Understanding Amazon's Anti-Scraping Measures
Amazon uses several anti-scraping measures to prevent scraping attempts, leading to challenges like blocked access and disrupted data collection. Here are some common defenses.
CAPTCHAs
Amazon uses CAPTCHA to verify if a visitor is human or an automated script. It typically appears after repeated requests from the same IP address or when suspicious behavior is detected. CAPTCHAs pose a major challenge for scraping, as they completely halt the process unless bypassed.
Rate Limiting
Rate limiting restricts the number of requests that can be made to Amazon's servers within a specific time frame. If this limit is exceeded while scraping, Amazon may temporarily block the IP address or trigger a CAPTCHA for verification.
IP Blocking
Amazon monitors incoming traffic and can block or throttle IP addresses that show suspicious patterns, such as sending numerous requests at the same time. Once an IP is flagged, it can prevent further access, making data extraction more challenging.
Due to these measures, relying solely on basic scraping methods may not be enough.
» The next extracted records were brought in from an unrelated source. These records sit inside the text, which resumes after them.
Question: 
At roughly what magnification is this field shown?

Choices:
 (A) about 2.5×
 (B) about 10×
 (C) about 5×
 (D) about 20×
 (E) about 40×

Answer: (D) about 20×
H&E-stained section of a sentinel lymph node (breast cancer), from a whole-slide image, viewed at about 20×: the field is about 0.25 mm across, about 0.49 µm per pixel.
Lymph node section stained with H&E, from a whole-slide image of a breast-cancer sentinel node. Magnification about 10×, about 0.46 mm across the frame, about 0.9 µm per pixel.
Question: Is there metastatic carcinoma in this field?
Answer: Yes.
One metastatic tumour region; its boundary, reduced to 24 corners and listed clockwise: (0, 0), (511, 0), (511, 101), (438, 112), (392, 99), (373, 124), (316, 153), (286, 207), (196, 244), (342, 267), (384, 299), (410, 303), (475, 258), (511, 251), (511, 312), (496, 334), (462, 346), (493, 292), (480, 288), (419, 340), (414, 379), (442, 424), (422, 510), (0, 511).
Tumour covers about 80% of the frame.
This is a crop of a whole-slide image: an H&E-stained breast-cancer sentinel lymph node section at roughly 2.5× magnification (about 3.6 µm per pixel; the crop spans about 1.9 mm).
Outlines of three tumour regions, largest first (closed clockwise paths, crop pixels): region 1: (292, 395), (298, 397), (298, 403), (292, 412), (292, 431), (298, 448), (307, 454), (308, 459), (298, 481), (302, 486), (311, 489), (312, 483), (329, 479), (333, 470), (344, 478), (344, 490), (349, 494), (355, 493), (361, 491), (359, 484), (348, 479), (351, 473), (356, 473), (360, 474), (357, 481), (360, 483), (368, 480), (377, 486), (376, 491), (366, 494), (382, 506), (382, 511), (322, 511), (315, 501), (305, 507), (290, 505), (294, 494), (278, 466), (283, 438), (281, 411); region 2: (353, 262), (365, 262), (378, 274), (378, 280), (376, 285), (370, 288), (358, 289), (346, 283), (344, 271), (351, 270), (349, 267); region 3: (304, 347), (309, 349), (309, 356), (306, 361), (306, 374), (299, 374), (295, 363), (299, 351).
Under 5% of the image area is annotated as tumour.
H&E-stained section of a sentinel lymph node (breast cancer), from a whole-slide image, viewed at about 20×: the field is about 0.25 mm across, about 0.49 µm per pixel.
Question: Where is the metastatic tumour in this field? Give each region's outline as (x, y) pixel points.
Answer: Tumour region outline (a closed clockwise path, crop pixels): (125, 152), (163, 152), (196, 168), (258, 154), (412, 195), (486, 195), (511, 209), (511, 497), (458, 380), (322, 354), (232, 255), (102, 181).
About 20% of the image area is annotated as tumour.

It's important to consider using advanced web scraping tools that incorporate features like rotating proxies, headless browsers, and CAPTCHA-solving capabilities.
In this section, we'll explore such solutions, with ZenRows being the top choice for scraping Amazon reviews.
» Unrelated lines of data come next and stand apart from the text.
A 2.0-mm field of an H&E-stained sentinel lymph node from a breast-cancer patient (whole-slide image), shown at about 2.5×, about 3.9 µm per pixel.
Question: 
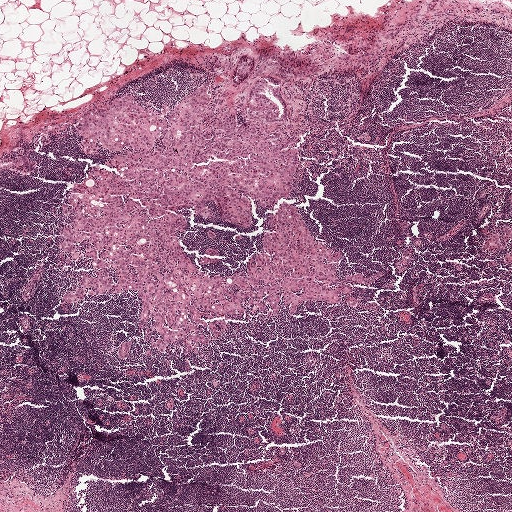
Roughly what share of this field is metastatic tumour?

Choices:
 (A) about 5% or less
 (B) about 25% to 45%
 (C) none: no tumour is outlined
 (D) about 10% to 20%
 (E) about 50% or more

Answer: (D) about 10% to 20%
About 15% of the field is tumour.
Outlines of six tumour regions, largest first (closed clockwise paths, crop pixels): region 1: (276, 76), (289, 113), (260, 123), (299, 149), (292, 185), (268, 208), (248, 195), (244, 226), (215, 200), (211, 216), (184, 208), (181, 247), (210, 276), (248, 269), (290, 201), (342, 250), (329, 285), (354, 292), (291, 314), (282, 297), (277, 316), (246, 299), (198, 354), (177, 341), (148, 355), (136, 290), (64, 302), (97, 268), (63, 261), (60, 205), (118, 172), (111, 149), (75, 144), (125, 94), (168, 114), (204, 83), (198, 127), (232, 111), (240, 126), (254, 82); region 2: (247, 58), (250, 58), (252, 60), (252, 70), (248, 76), (236, 84), (233, 79), (241, 62); region 3: (496, 231), (499, 232), (502, 240), (502, 249), (492, 249), (482, 252), (480, 251), (481, 245), (490, 237), (492, 234); region 4: (126, 341), (130, 343), (129, 353), (125, 358), (120, 358), (117, 353), (121, 343); region 5: (360, 273), (364, 275), (365, 276), (364, 282), (362, 283), (350, 281), (346, 279), (347, 276), (356, 275); region 6: (502, 224), (505, 226), (511, 225), (511, 240), (507, 239), (505, 233), (503, 232), (502, 228).
Three more small tumour pieces are annotated here but not outlined.
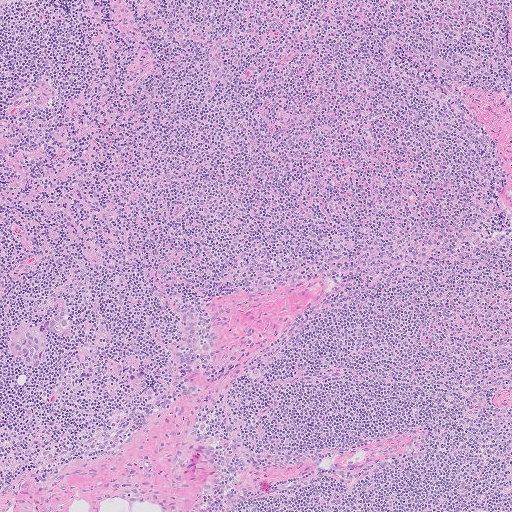
A 1.0-mm field of an H&E-stained sentinel lymph node from a breast-cancer patient (whole-slide image), shown at about 5×, about 2.0 µm per pixel.
Boundaries of three metastatic tumour regions, simplified and listed clockwise, largest first: region 1: (38, 320), (45, 340), (41, 367), (34, 369), (28, 368), (19, 358), (7, 352), (6, 346), (12, 332), (17, 326); region 2: (68, 303), (74, 324), (70, 339), (64, 340), (52, 335), (48, 329), (48, 322), (56, 309), (60, 304); region 3: (136, 370), (143, 370), (145, 381), (127, 389), (122, 386), (124, 379), (129, 374).
One more small tumour piece is annotated here but not outlined.
Tumour covers under 5% of the frame.

Method #1: Scraping Amazon Reviews Using ZenRows Web Scraping API
ZenRows web scraping API lets you scrape any website without getting blocked. It can automatically adapt to changes in anti-bot measures. With rotating proxies, headless browsers, automatic CAPTCHA-solving, and more, ZenRows covers all the necessary features for effective scraping.
Here's what you can do with the ZenRows' Amazon scraper:
- Automatically bypass CAPTCHAs and other anti-bot mechanisms.
- Extract accurate data in JSON format without any hassle.
- Parse data from various Amazon pages, including product listings, search results, reviews, and more.
- Auto-rotate proxies to avoid Amazon's rate-limited IP bans.
- Access localized products in 185+ countries.
With just a single API call, ZenRows handles the scraping process for you. Let's try it on the target page to see how it can scrape Amazon reviews.
Step 1: Set up ZenRows
Sign up for ZenRows and access the Request Builder.
Paste the product URL into the link box. Activate Premium Proxies and JS Rendering to ensure the scraper works smoothly. Select Python as your programming language and choose API connection mode.
Step 2: Add the Review CSS Selectors
To scrape reviews, you'll first need to inspect the webpage and find the CSS selectors for the specific review details you want to extract (e.g., reviewer name, review title, and review text).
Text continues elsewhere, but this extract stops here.